Having covered Jim Larranaga as a serious journalist for one basketball season, I know this much: the man doesn't speak in 140 characters. Ask him a question about, I don't know, a missed elbow jumper, and then lean back, grab a bottle of water and a bowl of pasta from Brion's Grille and hire yourself a stenographer.

Still, Coach L managed to do a pretty swell job Tweeting his way through this spring, posting nearly 800 times, attracting more than 1,500 followers, using appropriate slang like tmw and lol, and managing to be both interesting and unique. Heck, he even did a TV interview about Twitter.

But subtlety doesn't necessarily shine in 140 characters, and eventually what was fresh and sweet turned sour and moldy, after Larranaga gently tweaked an NCAA rule allowing him to provide his players with bagels but no cream cheese.

"There is nothing I like better than a dry bagel after a hard work out. LOL," he wrote earlier this month.

His offhanded remark wound up on Sports By Brooks and Deadspin, on NYTimes.com and as the inspiration for an entire column in the Las Vegas Review-Journal. And with school resuming and his basketball work ramping up, Larranaga decided he'd had about enough of Twitter. This is not a man who seeks out NCAA-related controversy, and it turns out he actually likes the bagel doctrine, as he explained on the Mike Wise Show last week.

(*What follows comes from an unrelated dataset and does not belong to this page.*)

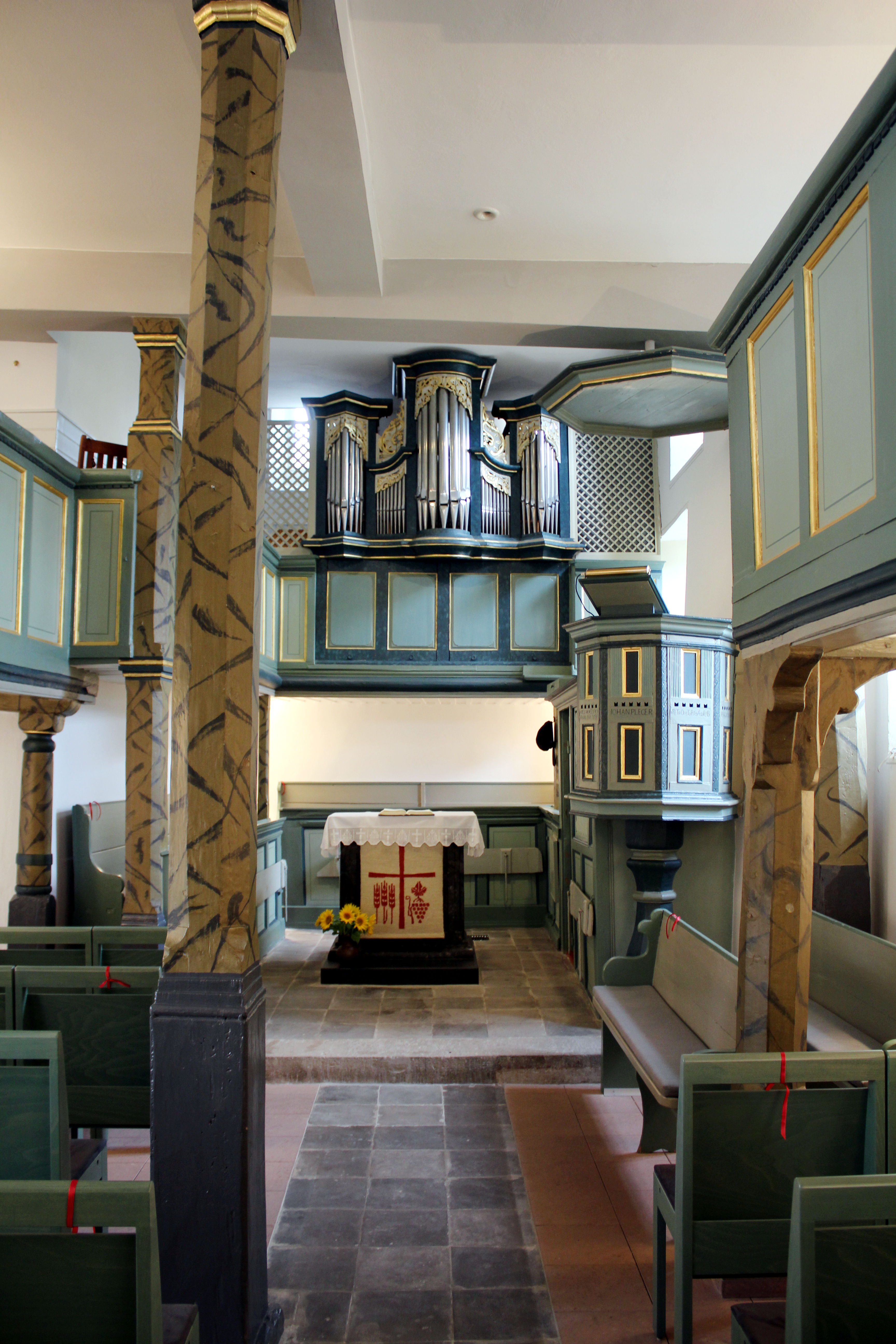 Ev. Kirche Laufdorf, Lahn-Dill-Kreis, Hessen, Deutschland

"Tongue in cheek, I made a comment that has been blown out of proportion and used to fuel some other columns, and I didn't feel good about that...." Larranaga told Wise. "There's reasons for these rules, and I poked a little bit of fun, but it got out of hand. I said, 'Well, that kind of ends my twittering.' I'm too busy now to work with my own team to keep doing these things."

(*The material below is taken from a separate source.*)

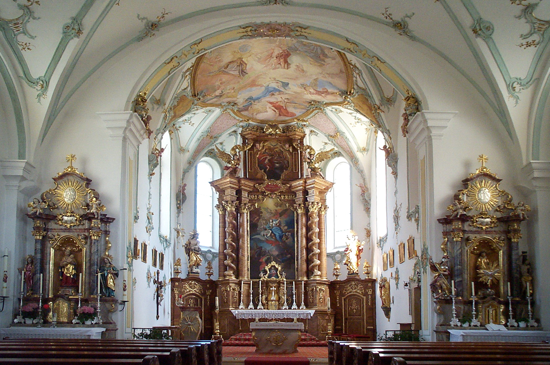 Geiselhöring, Hadersbach 28. Katholische Filialkirche Mariä Himmelfahrt. Beim Einritt in den lichtdurchfluteten Innenraum wird man von der großzügigen und einheitlichen Wirkung überrascht, die im wesentlichen durch die raumübergreifende Dekoration hervorgerufen wird. Spiegelgewölbe mit Stichen, das an der Wand ansitzt. Deckengemälde im Chor v. Matthäus Günther: Mariä Himmelfahrt; in den Zwickeln Grisaillen.

Thumbs down on that decision, Coach L. We all knew that you meant no dairy department harm with the cream cheese bit, and of the local coaches who went online this year, no one was doing it better.

Anyhow, as someone who wasn't entirely sure what he thought of Twitter, Larranaga abandoned the site in the perfect way: twice.

"As the Terminator said "I'll be back" but I just," he wrote.

"As the Terminator said "I'll be back" I just don't know when. Thanks for following. Coach L," he then posted.

Since he added a lot more context than the above, here are Larranaga's full remarks on the rise and fall of @MasonCoachL.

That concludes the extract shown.